** Your task **
The word "organism" occurs in some lines of the listing. Copy those lines.

** Supplied material **
Segment Open
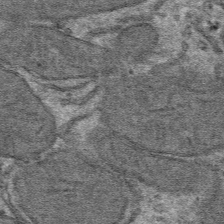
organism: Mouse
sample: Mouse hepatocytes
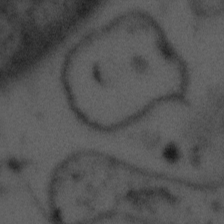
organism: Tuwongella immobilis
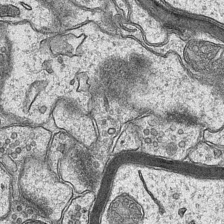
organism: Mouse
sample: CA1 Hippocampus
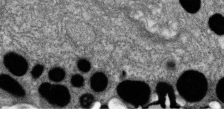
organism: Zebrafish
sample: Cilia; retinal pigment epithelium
Segment Closed
Segment Open
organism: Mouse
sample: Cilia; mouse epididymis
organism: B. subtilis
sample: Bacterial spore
Segment Closed
Segment Open
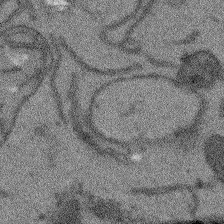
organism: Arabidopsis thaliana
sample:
Segment Closed
** Answer box **
organism: Mouse
organism: Tuwongella immobilis
organism: Mouse
organism: Zebrafish
organism: Mouse
organism: B. subtilis
organism: Arabidopsis thaliana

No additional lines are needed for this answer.